Amazon says New York AG attempting to force it to subsidize bus service, surrender profits
Company has taken "extraordinary, industry-leading measures" to ensure worker safety, it says in complaint.
Amazon on Friday filed a legal motion against New York Attorney General Letitia James, claiming the prosecutor's planned attempts to bring workplace safety charges against the company are unjust and include demands to subsidize public bus service and "disgorge" at least some of its profits.
In its filing, Amazon says James' office is demanding "unjustified concessions" from the megaretailer over allegations that the company has not done enough to protect workers from the threat of COVID-19 in two of its New York City warehouses.

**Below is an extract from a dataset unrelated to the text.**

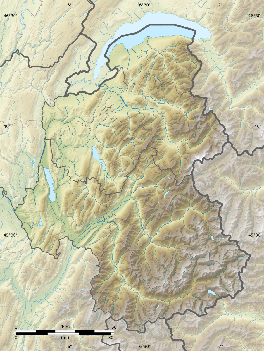 Carte physique vierge du Pays de Savoie, France, destinée à la géolocalisation. Limites géographiques de la carte : West: 5.534 E East: 7.259 E North: 46.59 N South: 44.97 N Projection equirectangulaire "Geoportail - France Metropolitaine" (IGNF:GEOPORTALFXX).
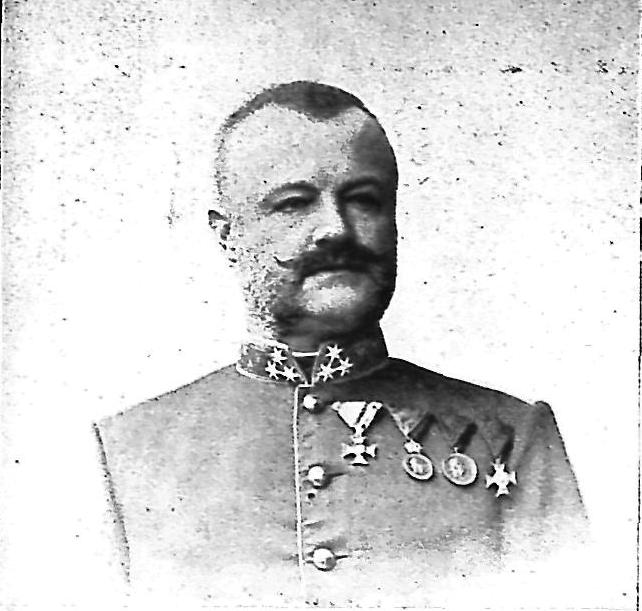 Đuro Čanić, hrvatski podmaršal (1849-1911)

Among James' demands, the company said, are orders to pay two terminated employees for "emotional distress," the payment of "subsidies for expanded bus service," and the "disgorgement of profits."
A "disgorgement" of profits, according to Cornell law school, is "a remedy requiring a party who profits from illegal or wrongful acts to give up any profits he or she made as a result of his or her illegal or wrongful conduct."
James' office has "threatened to sue Amazon imminently if Amazon does not acquiesce to the [attorney general's] demands," Amazon said in the filing, in which it also argued that James' office lacks authority to intervene in matters of workplace safety.
James' office, meanwhile, told media that Amazon's suit was "nothing more than a sad attempt to distract from the facts and shirk accountability for its failures to protect hardworking employees from a deadly virus."